Input data Start Marker

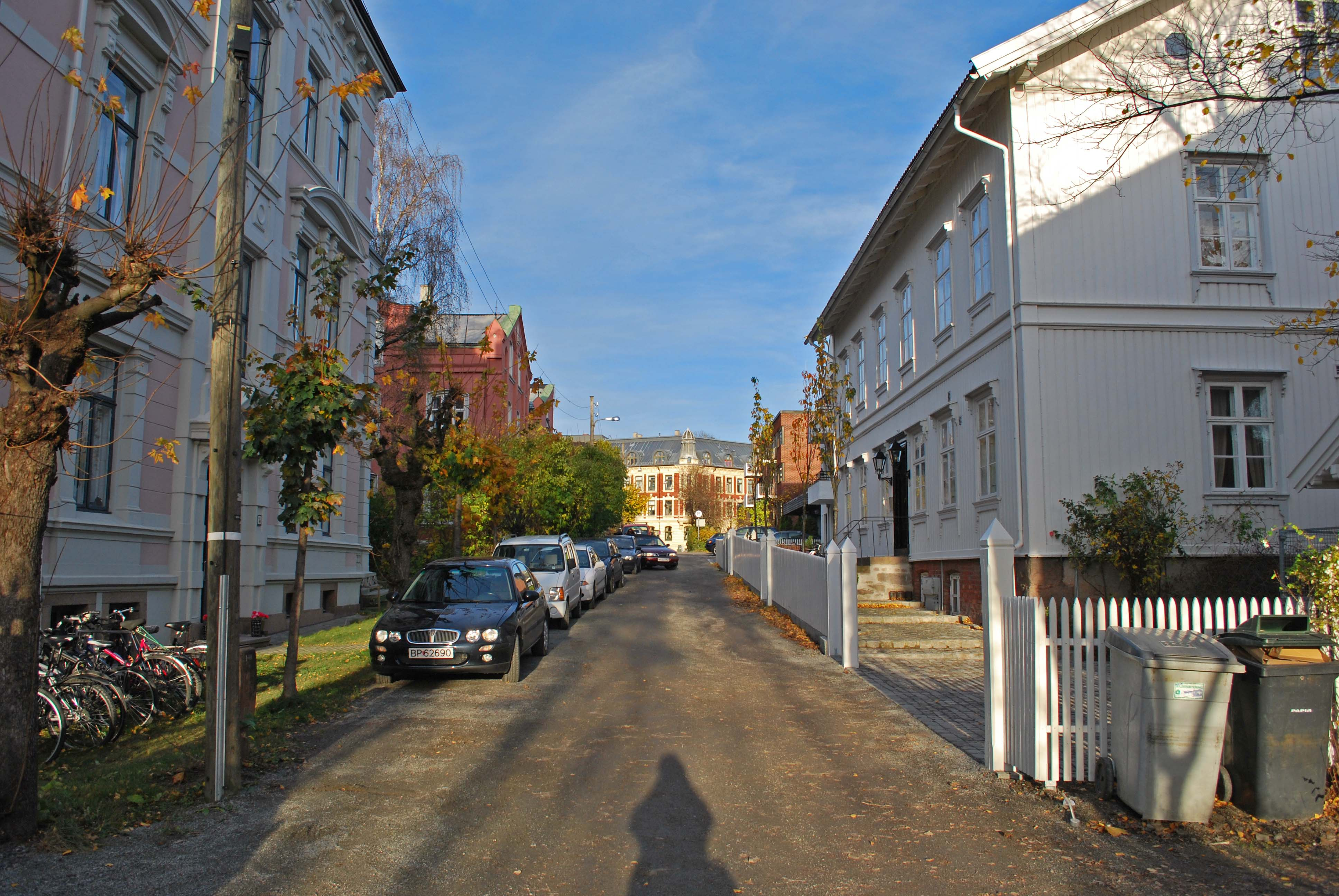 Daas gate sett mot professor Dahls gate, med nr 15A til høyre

Input data End Marker
Input data Start Marker

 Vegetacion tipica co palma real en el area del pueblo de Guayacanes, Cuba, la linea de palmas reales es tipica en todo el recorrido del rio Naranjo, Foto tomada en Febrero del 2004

Input data End Marker
Input data Start Marker

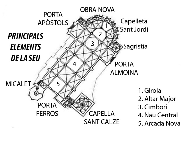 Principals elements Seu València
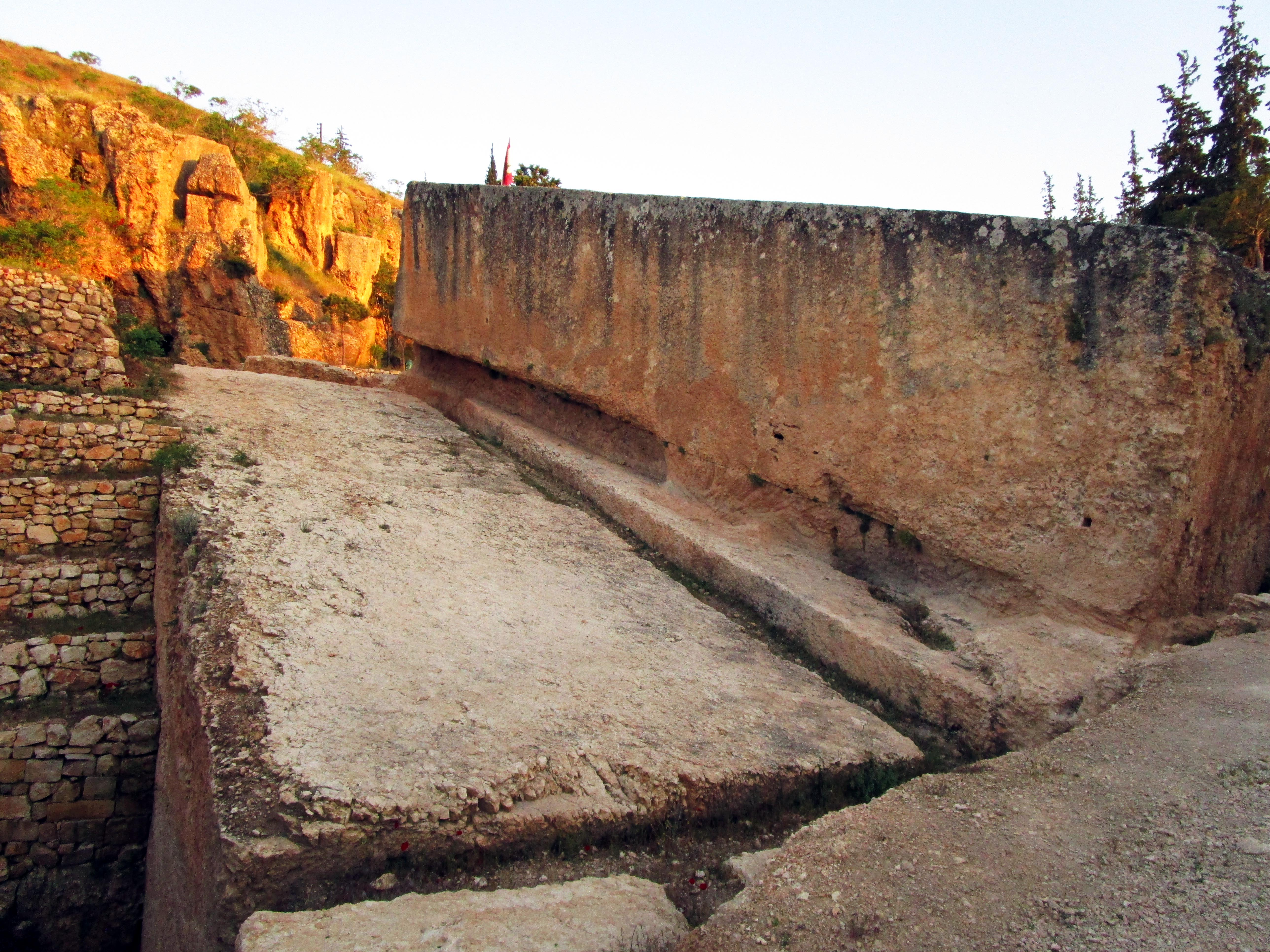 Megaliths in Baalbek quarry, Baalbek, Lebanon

Input data End Marker

* **Exercise directions**: In the listing above, find the line with "Principals elements Seu València" and output it and every line after it up to and including the line with "Megaliths in Baalbek", exactly, minus the pictures.

* **Reply**:
 Principals elements Seu València
 Megaliths in Baalbek quarry, Baalbek, Lebanon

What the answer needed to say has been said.